» Work item: In the entries that follow, the lines from the line containing "VASCO Antonov An-30 @ Yangon" up to and including the line containing "Srpski (latinica): Kamenolom" must be copied exactly, with pictures omitted.

» Data records:
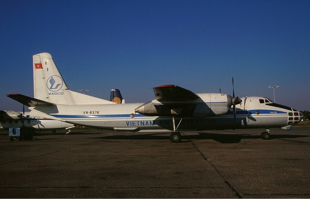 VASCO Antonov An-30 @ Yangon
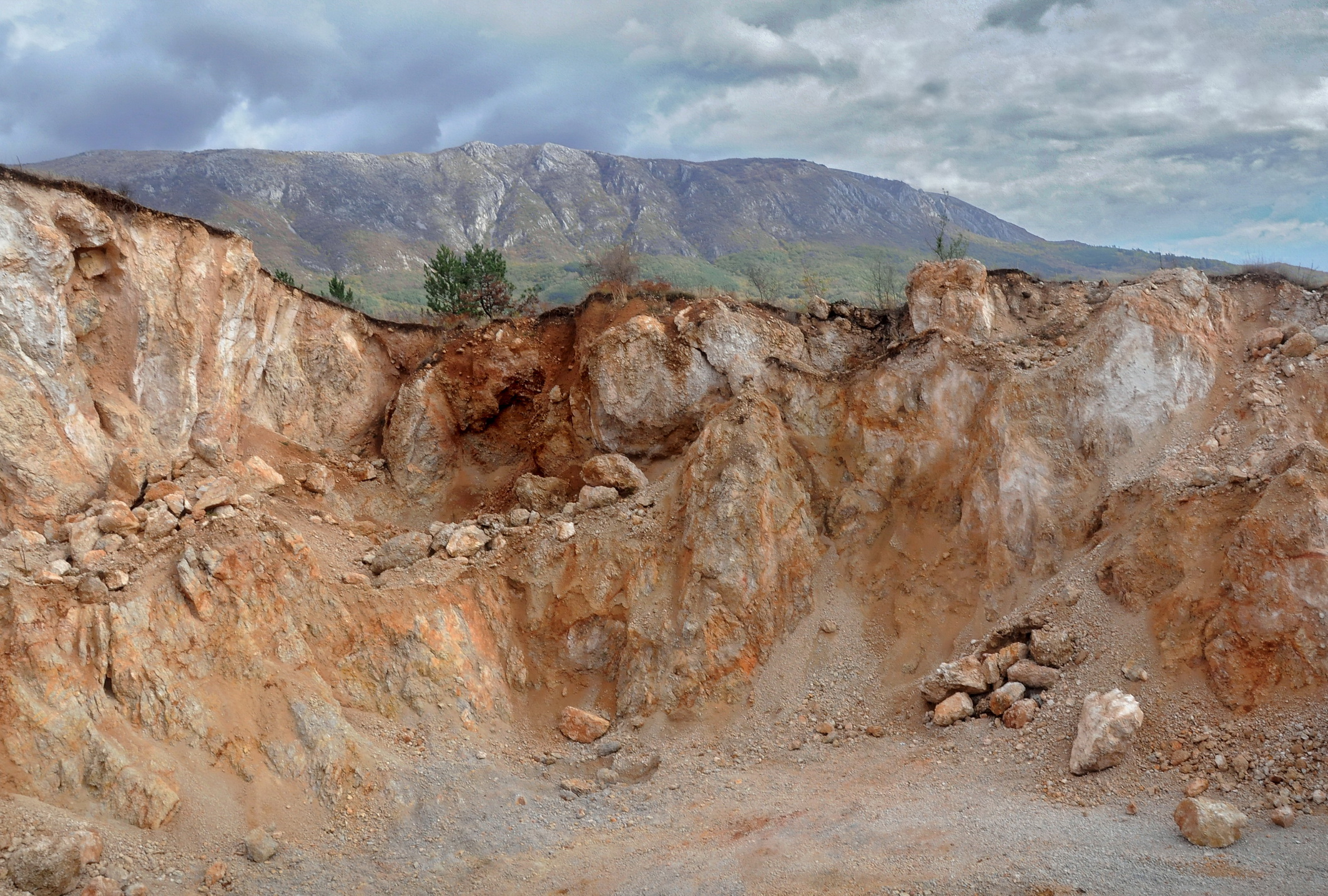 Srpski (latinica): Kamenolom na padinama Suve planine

* * *

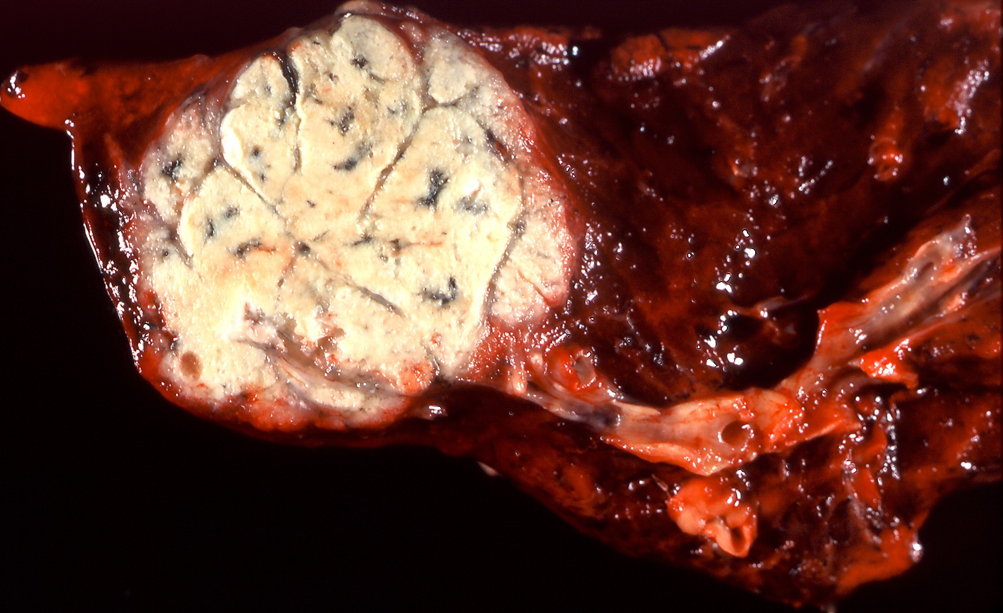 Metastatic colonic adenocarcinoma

» Reply to the exercise:
 VASCO Antonov An-30 @ Yangon
 Srpski (latinica): Kamenolom na padinama Suve planine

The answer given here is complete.